Die Lockdown-Politik infolge der Corona-Pandemie schränkt das gesellschaftliche Leben respektive die Grundrechte empfindlich ein: Notwendige Arbeiten in Produktion, Handel und Dienstleistung sollen und dürfen verrichtet wer- den. Die Politik der Eindämmung verbannt ansonsten aufs Sofa. Die Mund-und-Nasen-Maske wird zum Symbol der Anonymität und der Folgsamkeit. Die Folgen sind erhöhte Staatsaufwendungen und dennoch gesteigerte Erwerbslosigkeit, Insolvenzen, Entwicklungs- und Lerneinbrüche bei Kindern und Jugendlichen sowie vermehrt häusliche Gewalt und depressive Erkrankungen. Der „Preis“ der Restriktionen ist hoch.
Da ist nicht verwunderlich, wenn von konservativer Seite „Loyalität“ gegenüber dem Staat gefordert wird, da an dem neoliberalen Dogma von Privatisierung, Kommerzialisierung und „Eigenverantwortung“, d.h. auch an seinen deformieren- den Folgen, nichts geändert werden soll.
Loyal ist regierungstreu, ursprünglich gegenüber dem König, der Krone – also eine untertänige Haltung. Dafür ist sicher förderlich, an die Heimat und an die Ordnung und an das Glück neuer Backrezepte zu glauben.
Dagegen spricht unzweideutig, daß die Menschenwürde in einer demokratisch gemeinten Gesellschaft, in einem grundrechtlich proklamierten Sozialstaat, nicht durch verordnete Passivität und Anspruchslosigkeit – im Vertrauen auf einen gütigen Staat – zu realisieren ist.
Vielmehr sind durch eine angemessene und bedarfsgemäße Steuer- und Steuerungspraxis die demokratischen, sozialen, kulturellen und gesundheitlichen Bedürfnisse der Mehrheit der Bevölkerung zu realisieren. – Besser und menschengerechter als vor der Lockdownkrise.

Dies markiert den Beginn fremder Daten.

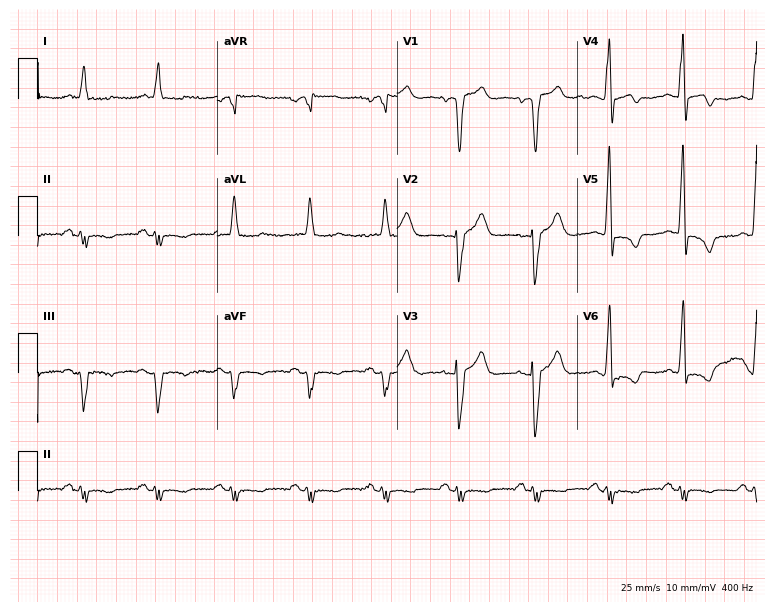
12-lead ECG from an 82-year-old male patient. Screened for six findings — first-degree AV block, right bundle branch block (RBBB), left bundle branch block (LBBB), sinus bradycardia, atrial fibrillation (AF), sinus tachycardia — none is recorded.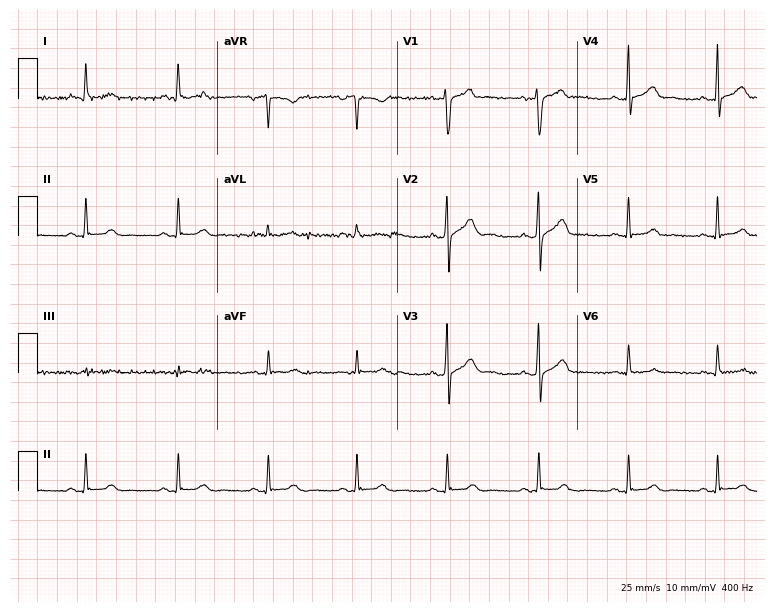
Resting 12-lead electrocardiogram (7.3-second recording at 400 Hz). Patient: a 46-year-old male. Read as a normal ECG.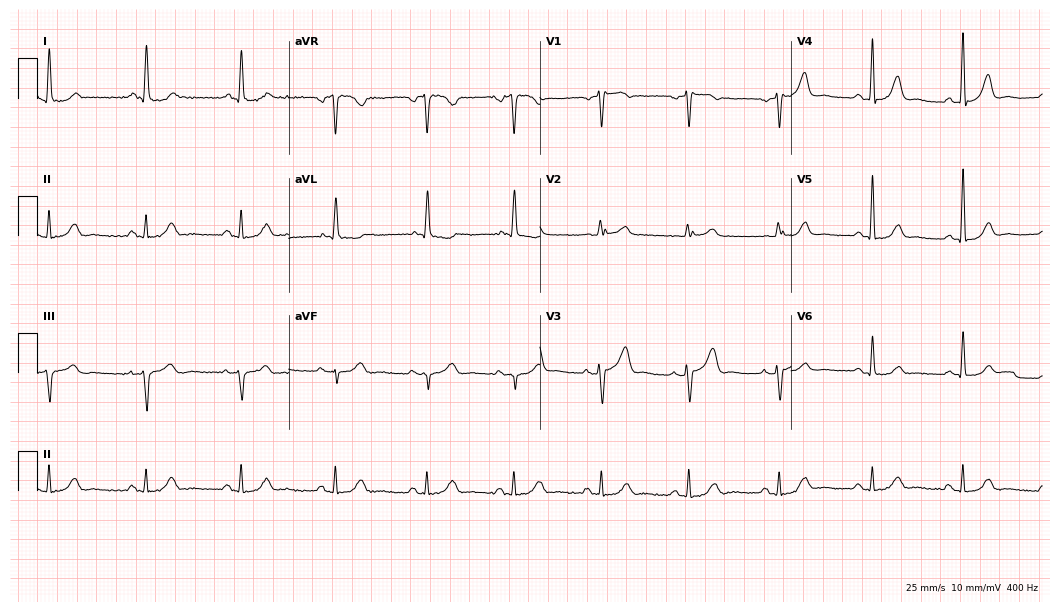
Standard 12-lead ECG recorded from a 75-year-old female. Read as a normal ECG.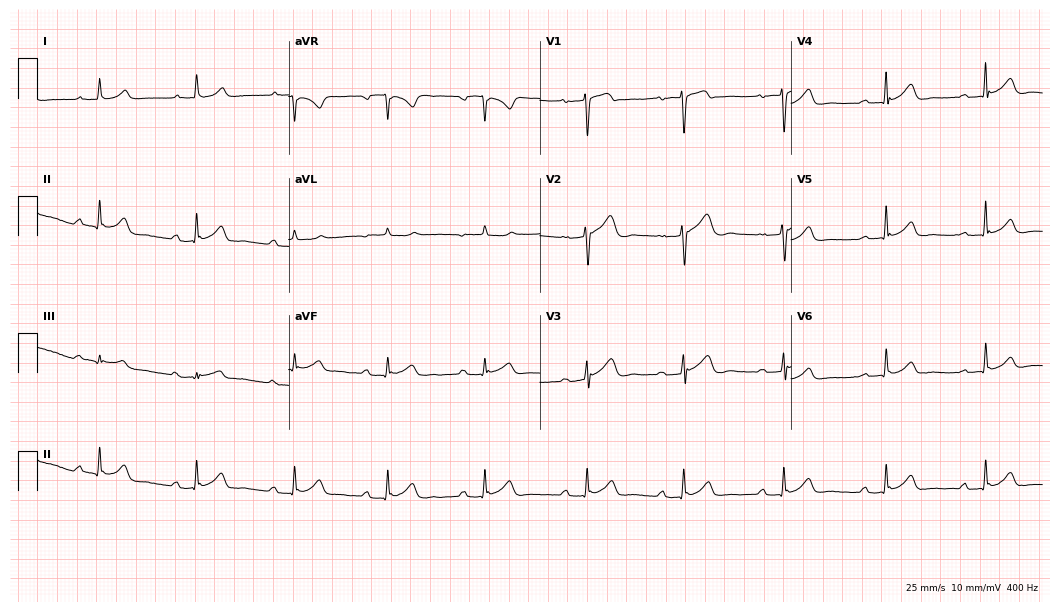
Resting 12-lead electrocardiogram (10.2-second recording at 400 Hz). Patient: a woman, 59 years old. The tracing shows first-degree AV block.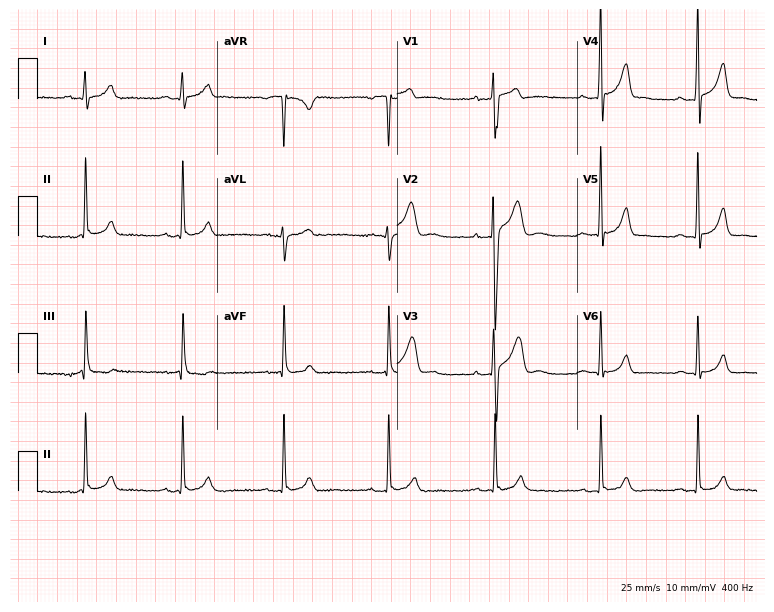
Resting 12-lead electrocardiogram (7.3-second recording at 400 Hz). Patient: a 20-year-old male. Read as a normal ECG.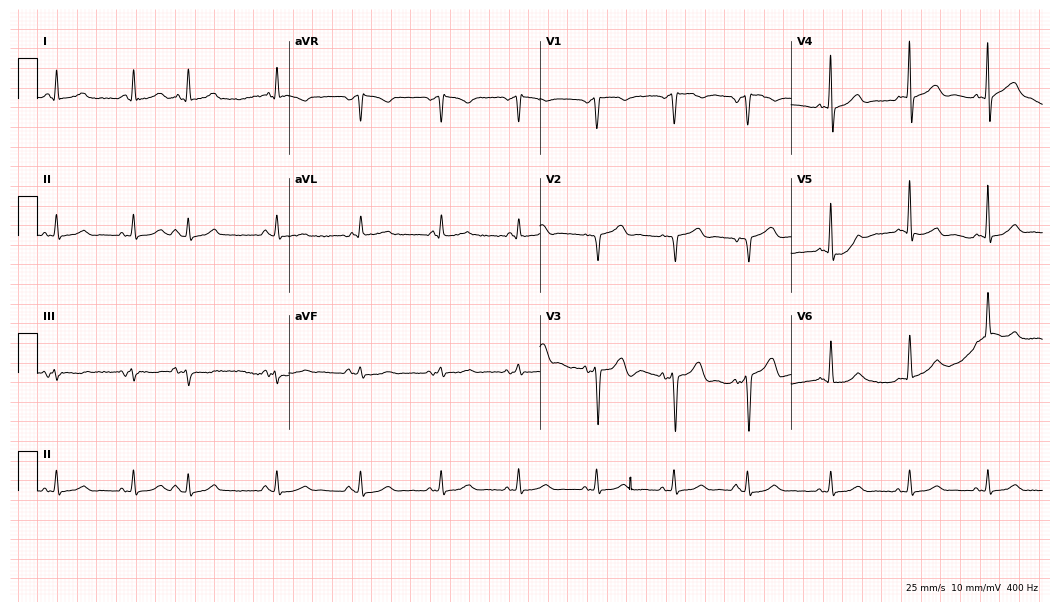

Das betrifft den ganzen Menschen und sollte vermehrt – persönlich und gemeinschaftlich – zum Ausdruck kommen.
Zu diesen positiven Zwecken sollten auch die Wissenschaften ihre Home-Office-Bude verlas- sen. Die Welt ist groß und veränderbar. Jedes Aufrichten ist von bemerkenswertem Vorteil.
Der Mensch war, ist und bleibt ein gesellschaftliches Wesen.